Stored data:

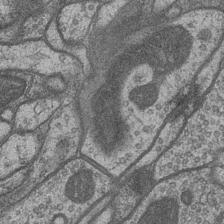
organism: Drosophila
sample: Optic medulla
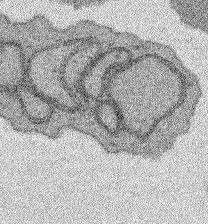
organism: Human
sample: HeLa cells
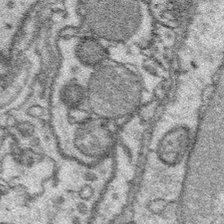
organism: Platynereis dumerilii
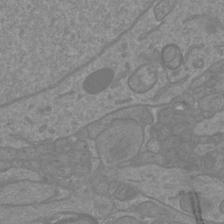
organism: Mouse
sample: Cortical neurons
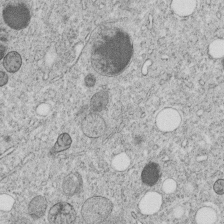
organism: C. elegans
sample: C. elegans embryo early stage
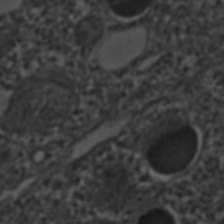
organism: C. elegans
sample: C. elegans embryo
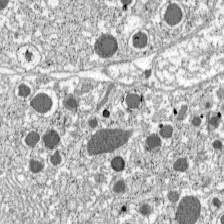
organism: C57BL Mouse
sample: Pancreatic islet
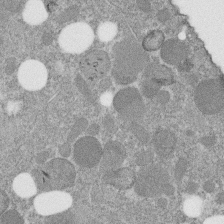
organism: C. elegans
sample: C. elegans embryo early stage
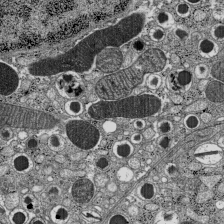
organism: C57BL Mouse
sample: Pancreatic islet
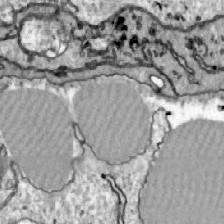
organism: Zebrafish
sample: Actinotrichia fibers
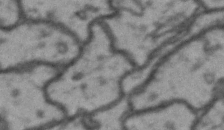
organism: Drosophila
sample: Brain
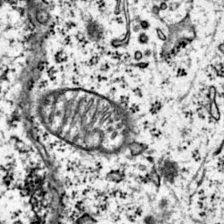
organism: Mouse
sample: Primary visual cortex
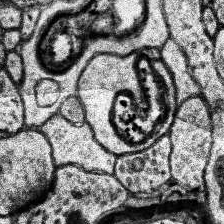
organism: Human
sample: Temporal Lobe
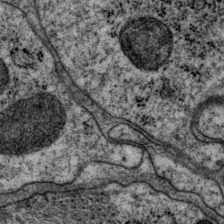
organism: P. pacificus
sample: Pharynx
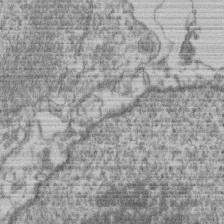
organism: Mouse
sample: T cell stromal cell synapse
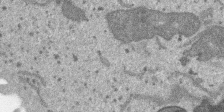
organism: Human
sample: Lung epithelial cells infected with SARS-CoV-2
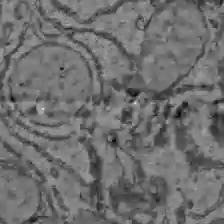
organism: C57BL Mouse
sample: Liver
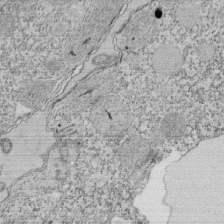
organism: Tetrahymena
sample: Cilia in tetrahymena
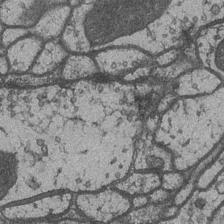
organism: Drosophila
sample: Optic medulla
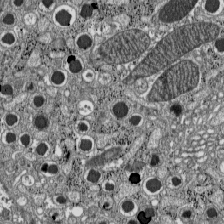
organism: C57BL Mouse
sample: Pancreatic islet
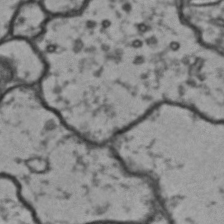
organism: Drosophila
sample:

Exercise brief
Begin at the first line of the entries and end at the line containing "sample: Primary visual cortex": write out each line exactly, skipping pictures.

Result
organism: Drosophila
sample: Optic medulla
organism: Human
sample: HeLa cells
organism: Platynereis dumerilii
organism: Mouse
sample: Cortical neurons
organism: C. elegans
sample: C. elegans embryo early stage
organism: C. elegans
sample: C. elegans embryo
organism: C57BL Mouse
sample: Pancreatic islet
organism: C. elegans
sample: C. elegans embryo early stage
organism: C57BL Mouse
sample: Pancreatic islet
organism: Zebrafish
sample: Actinotrichia fibers
organism: Drosophila
sample: Brain
organism: Mouse
sample: Primary visual cortex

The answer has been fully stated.